Closed manmay-nakhashi closed 1 year ago
@lucidrains please review this pr , i have added phoneme aligner , compute pitch function from pytorch , losses for aligner and expand and combine function for durations and pitch.
im combing the paper for mentions of the Alignernet you brought in, but i can't seem to find it
how did you conclude it is being used?
@lucidrains all non autoregrassive will need to use alignment to gide the speech generation from phonemes. as this is non autoregrassive i concluded that we need an aligner there are multiple ways to get the alignments. 1) from MFA montreal forced aligner 2) monotonic alignment search(this is also one other option) 3) Aligner network over here by nvidia which is under mit license (they claim and it is seen in practical to have a better alignment when audio length gets too long). Aligner network will be trained along with the tts training so it'll jointly learn durations.
@manmay-nakhashi thank you for your explanation! i believe you are correct that NAR solutions will require alignment still. they also needed some aligned conditioning signal for another NAR based TTS solution
let's try to get this merged by next week's end very latest! (i'll read that nvidia paper tomorrow morning)
thank you for the PR! :pray:
@lucidrains can we merge this now ?
@manmay-nakhashi oh hey, yea, but i left a few comments that were not addressed
@lucidrains i have resolved all the comments
@manmay-nakhashi thanks! there's one more comment though, regarding lack of sqrt
for the l2 distance. maybe i misunderstood something
could you also add a small test main script within the files that run without error?
ex.
if __name__ == '__main__':
align = AlignNet(...)
align(mock_tensor)
@lucidrains pr is ready tell me if i need to change anyting
@manmay-nakhashi thanks for the continuous polish
could you possibly remove all the print statements? also, i'm wondering why the maximum path function could not be done on the GPU?
@lucidrains fixed
@manmay-nakhashi In coqui tts there is this comment https://github.com/coqui-ai/TTS/blob/23a7a9a3633ee00e5bcd329d5f15b8c3f8971f8d/TTS/tts/utils/helpers.py#LL199C5-L199C74 but I haven't evaluated it myself.

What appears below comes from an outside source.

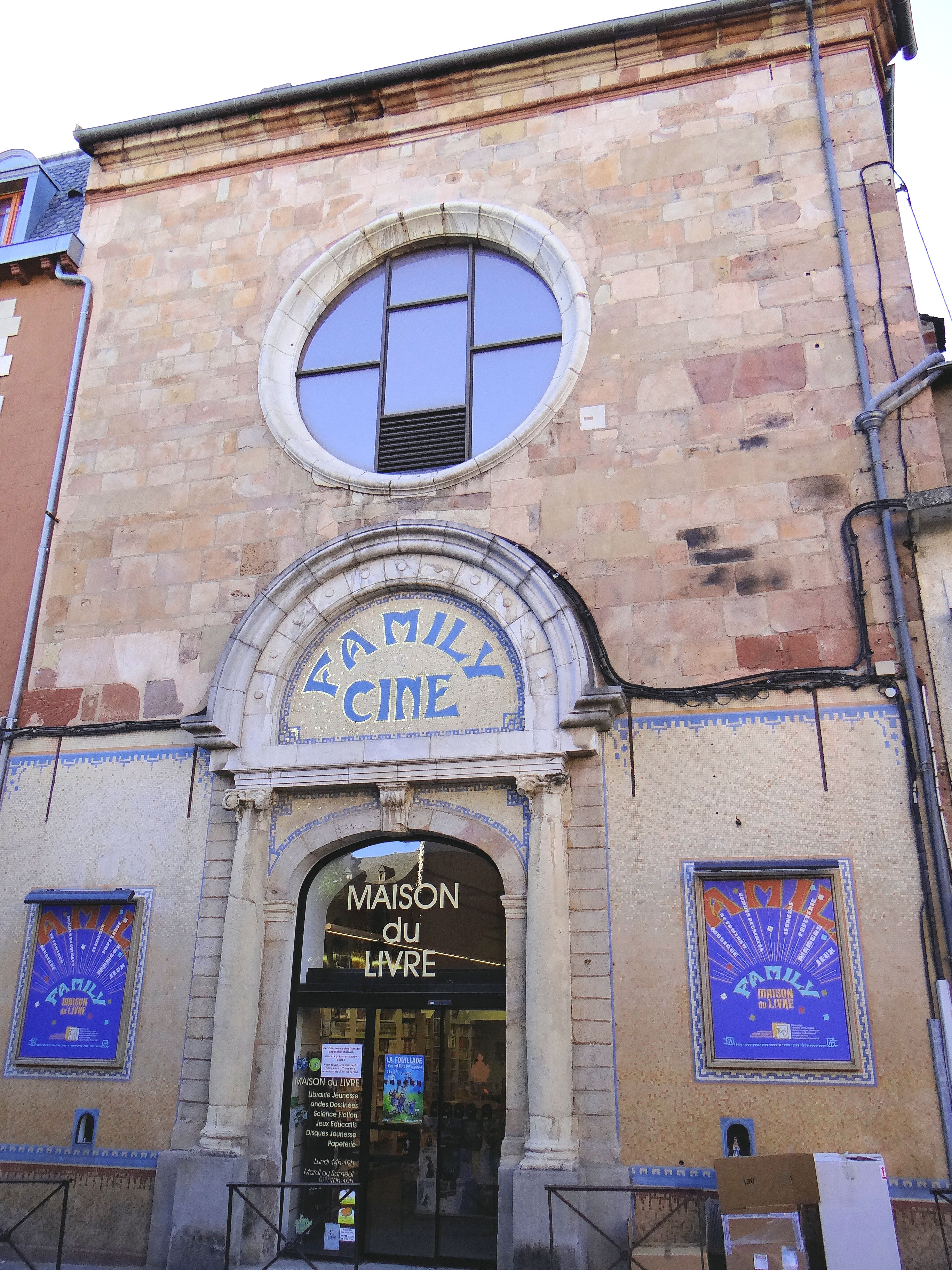 Rodez - Maison du Livre dans l'ancien cinéma Ciné Family, 12 place Charles-de-Gaulle

@lexkoro i'll run the dummy loop and check
@lexkoro @lucidrains numpy is faster complete 1000 itr in 19 and torch completes it in 29 , i think because of gardient tracking :thinking:
@manmay-nakhashi if the hard path does not need gradients, you can wrap the function with the torch.no_grad
decorator
@lucidrains with torch.no_grad() i am having limited speed bump still not as fast as numpy. 1000 itr. came down to 24 sec.
@manmay-nakhashi good enough! we can always speed it up later!
@manmay-nakhashi thank you for pressing this PR!
@lucidrains don't need to use binary loss only aligner loss and duration loss.
@manmay-nakhashi could you link to the line of code you are looking at?
@manmay-nakhashi got it, thanks!
this modules helps to learn phoneme alignment.